絶縁状

小川糸さんの本『ツバキ文具店』は代書屋さんの女の子の話。ポッポちゃんは、依頼を受けてお手紙を書きます。ラブレターも、借金を断る手紙も。天国からの手紙まで。いろんな人になりかわっていろんな文体、いろんな書体の手紙を書いていきながら、人と出会い、自分自身と和解していく爽やかな物語。代書する手紙のなかには、絶縁状というのもあって、それよ、私がいま書きたいのは、と思った。

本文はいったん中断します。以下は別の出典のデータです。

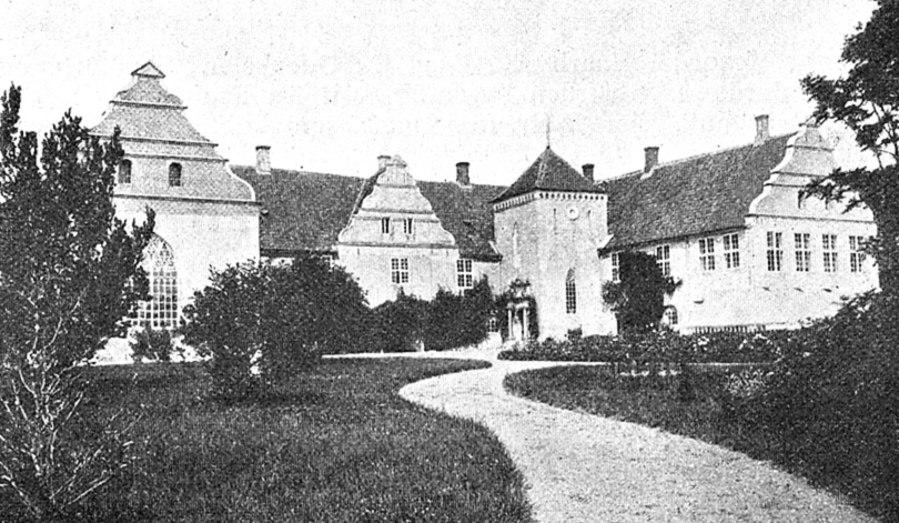 Løgismose er en gammel sædegård, den nævnes første gang i 1333. Løgismose ligger i Hårby Sogn, Båg Herred, Haarby Kommune. Hovedbygningen er opført i 1575 og ombygget i 1640-1644-1726-1826-1883.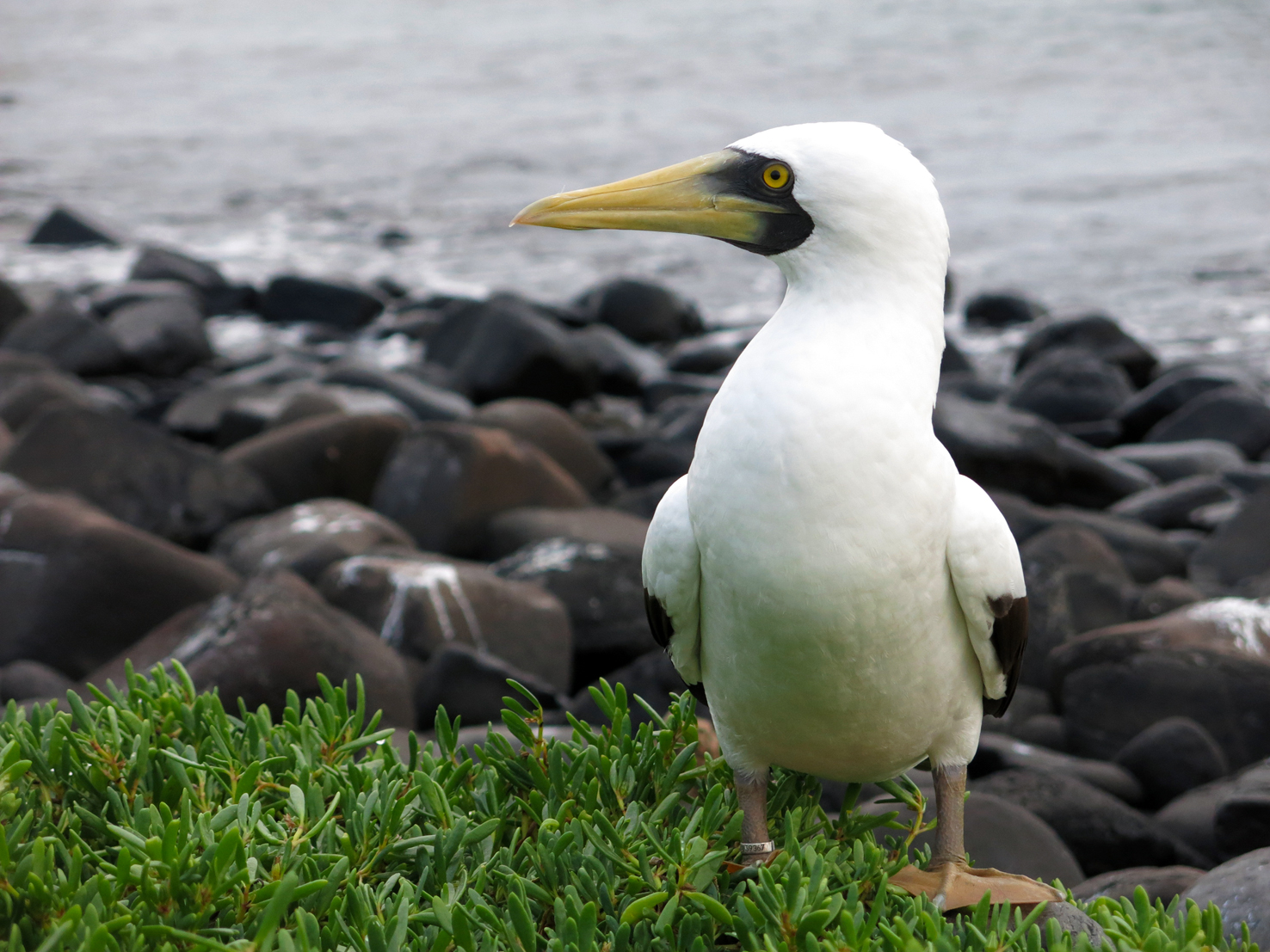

昔の知り合い。やりとりのなかで、これは絶交しよう、と決めて、絶交宣言のあとは、徹底的に無視していたら、そのうち静かになって、それはそれで絶交成ったみたいなので、もう蒸し返すつもりはないんですが、言ってやりたいことも、言わずに我慢したこともひと山ある。それがむかむかと、胸の底に溜まっている。
なので、徹夜して書いた。絶縁状。

せっかく書いたので、読んで欲しいけど。でも、もしこれを出したら、これを理由に、また何だかんだ言ってこないとも限らないし、男の自尊心なんてやっかいきわまりないし、せっかく向こうは言いたい放題言って、自分なりに理由をつけて納得して、黙っているのだから、そこにまた石を投げ込むようなことはしないほうがいいに決まっている。出しませんけど。
でも、書いたらずいぶんすっきりした。

「メールは、たいへんに侮辱的な内容でしたけど、もしもそれを侮辱と気づかないとしたら、その鈍感さは最悪だわ。私はあなたを嫌いです。」

(プライベートな話は略)

「お金はほしいと思っています。でも、ボランティアのことも、体が大変ななか、せっかく本も売ってあげたのに、なんて恩着せがましいことを言わなくちゃいけないのなら、してはいけません。そうであっても、黙っておくのが礼儀です。それができないならボランティアをしてはいけないと私は思っています。だから、あなたからの支援はお断りします。ボランティアは、どこか別のところでなさってください。」